L’innamoramento viene innescato da una risposta ormonale e biologica molto forte che avviene

perché l’anima è connessa alla ghiandola pineale,

responsabile in questo caso della modulazione neuroendocrina.

Di solito nella modalità di addormentamento in cui si trova la maggior parte dell’umanità

il sistema neuroendocrino è gestito dall’ipofisi.

L’innamoramento

è quindi un inizio di risveglio,

perché induce a vedere solo il bello nella persona amata

e non i suoi difetti.

Questa percezione viene poi espansa anche al mondo

così che diventa più facile vedere

anche tutta la bellezza presente nel mondo,

operando con l’Alchimia Superior.

La temporanea e inconsapevole attivazione della pineale

inibisce la modalità reattiva ipofisaria.

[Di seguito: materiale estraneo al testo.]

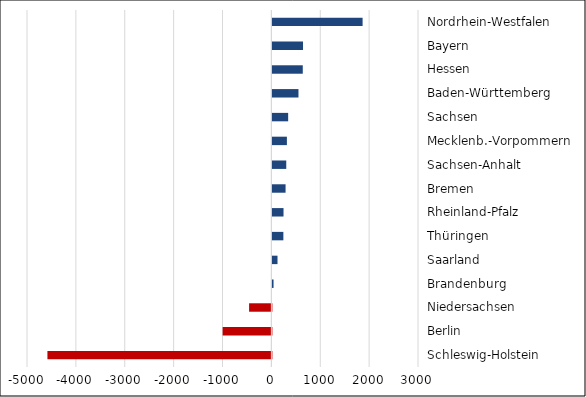
| Category | Series 0 |
|---|---|
| Schleswig-Holstein | -4582 |
| Berlin | -997 |
| Niedersachsen | -456 |
| Brandenburg | 24 |
| Saarland | 105 |
| Thüringen | 225 |
| Rheinland-Pfalz | 228 |
| Bremen | 270 |
| Sachsen-Anhalt | 284 |
| Mecklenb.-Vorpommern | 297 |
| Sachsen | 323 |
| Baden-Württemberg | 534 |
| Hessen | 622 |
| Bayern | 627 |
| Nordrhein-Westfalen | 1846 |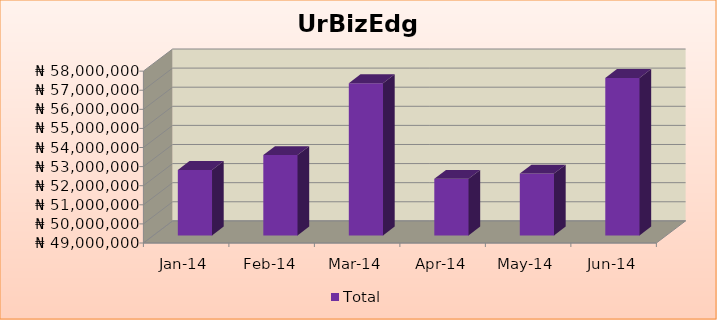
| Category | Total |
|---|---|
| 2014-01-01 | 52431000 |
| 2014-02-01 | 53210000 |
| 2014-03-01 | 56972000 |
| 2014-04-01 | 51969000 |
| 2014-05-01 | 52241000 |
| 2014-06-01 | 57247000 |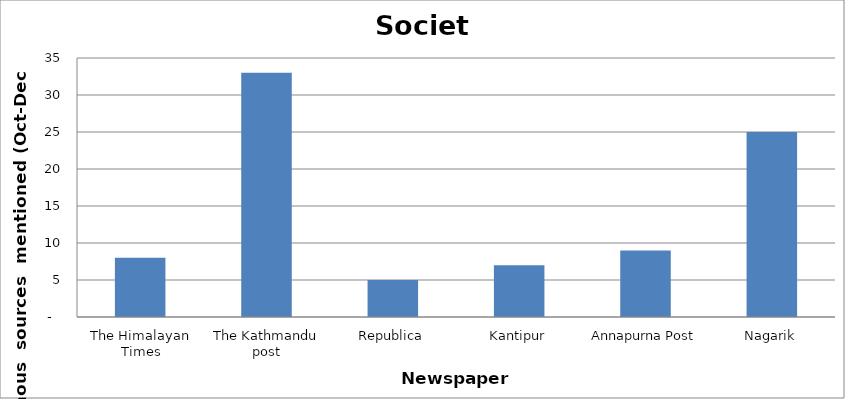
| Category | Society |
|---|---|
| The Himalayan Times | 8 |
| The Kathmandu post | 33 |
| Republica | 5 |
| Kantipur | 7 |
| Annapurna Post | 9 |
| Nagarik | 25 |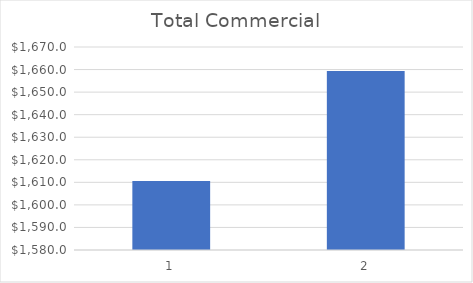
| Category | Total Commercial |
|---|---|
| 0 | 1610.557 |
| 1 | 1659.391 |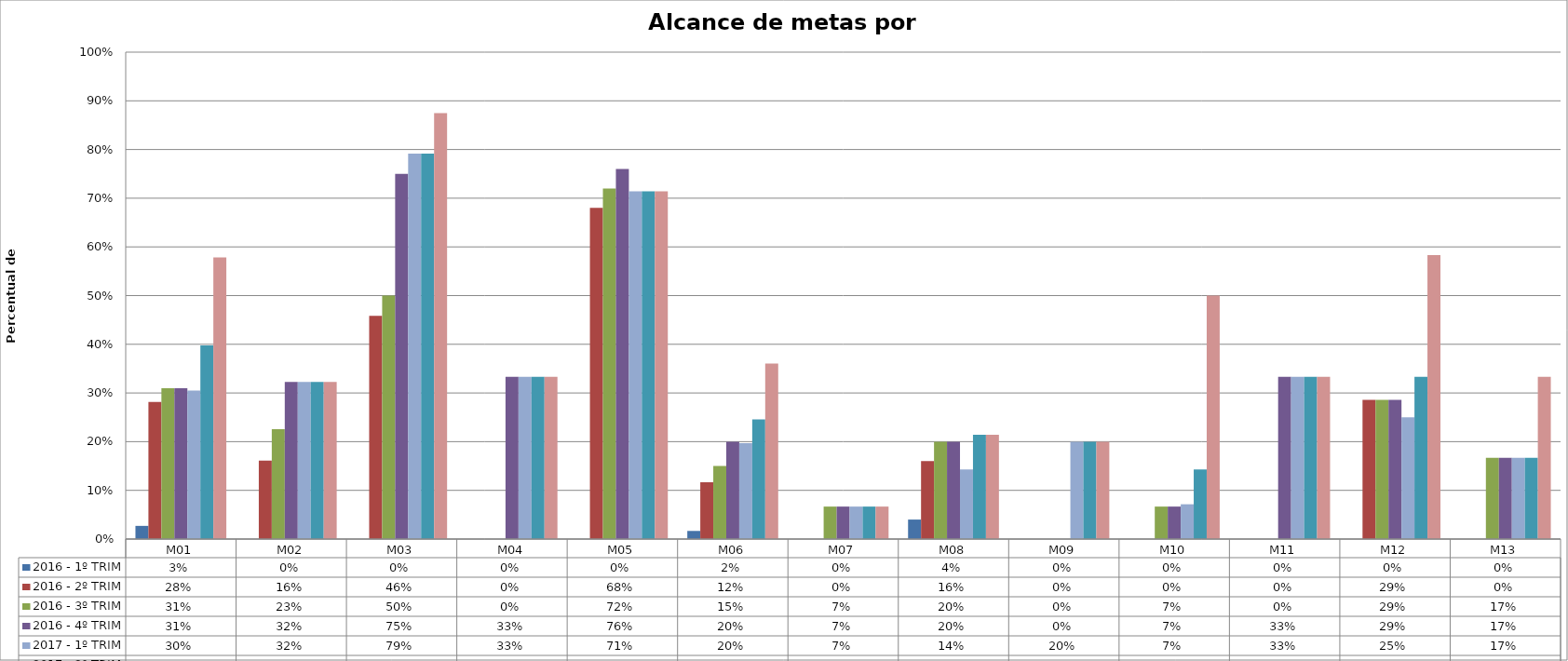
| Category | 2016 - 1º TRIM | 2016 - 2º TRIM | 2016 - 3º TRIM | 2016 - 4º TRIM | 2017 - 1º TRIM | 2017 - 2º TRIM | 2017 - 3º TRIM |
|---|---|---|---|---|---|---|---|
| M01 | 0.027 | 0.282 | 0.31 | 0.31 | 0.305 | 0.398 | 0.578 |
| M02 | 0 | 0.161 | 0.226 | 0.323 | 0.323 | 0.323 | 0.323 |
| M03 | 0 | 0.458 | 0.5 | 0.75 | 0.792 | 0.792 | 0.875 |
| M04 | 0 | 0 | 0 | 0.333 | 0.333 | 0.333 | 0.333 |
| M05 | 0 | 0.68 | 0.72 | 0.76 | 0.714 | 0.714 | 0.714 |
| M06 | 0.017 | 0.117 | 0.15 | 0.2 | 0.197 | 0.246 | 0.361 |
| M07 | 0 | 0 | 0.067 | 0.067 | 0.067 | 0.067 | 0.067 |
| M08 | 0.04 | 0.16 | 0.2 | 0.2 | 0.143 | 0.214 | 0.214 |
| M09 | 0 | 0 | 0 | 0 | 0.2 | 0.2 | 0.2 |
| M10 | 0 | 0 | 0.067 | 0.067 | 0.071 | 0.143 | 0.5 |
| M11 | 0 | 0 | 0 | 0.333 | 0.333 | 0.333 | 0.333 |
| M12 | 0 | 0.286 | 0.286 | 0.286 | 0.25 | 0.333 | 0.583 |
| M13 | 0 | 0 | 0.167 | 0.167 | 0.167 | 0.167 | 0.333 |

Nello stato di innamoramento

l’epitalamo, che gestisce il sentire interiore

a prescindere da ciò che accade esteriormente,

viene pertanto regolato dalla pineale e non dall’ipofisi.

Vedendo solo il bello nell’altro si esperisce,

attraverso la sua compagnia,

quello che manca oppure che è stato portato via

o che non si è riusciti a esprimere da piccoli.

Le persone quindi si mettono in relazione fra loro ma,

NON conoscendo il Terzo Specchio Esseno,

NON cercano di sanare IN sè stesse ciò

che l’altro rappresenta

cioè NON attuano una compensazione

di ciò che manca IN ciascuno di loro.

Si vive quindi una passione che infiamma la coppia

ma che nel giro di poco tempo crea un sovraccarico di fuoco.

Il fuoco è necessario a esprimere ciò che

mancava, che è stato portato via o che non si è riusciti a esprimere, quando però viene meno quel velo meraviglioso

che era stato calato sui difetti dell’altro

si comincia a vedere anche la parte di ombra presente nel partner.

L’innamoramento improvvisamente finisce

e ci si risveglia in una consapevolezza del nero

rispetto a quella persona.

Ciò avviene perché non si era consapevoli fin

dall’inizio che sulle due polarità,

sul più e sul meno presenti nell’altro,

era calato temporaneamente un velo

che poi improvvisamente si solleva.

La consapevolezza del Terzo Specchio Esseno

permette invece di chiedersi da subito

cosa la persona rappresenti per noi.

Questo consente, entrando in

relazione con lei, di fare al contempo un lavoro su di sé

con l’obiettivo di sanare velocemente la propria carenza

e aprirsi alla possibilità di arrivare all’amore vero.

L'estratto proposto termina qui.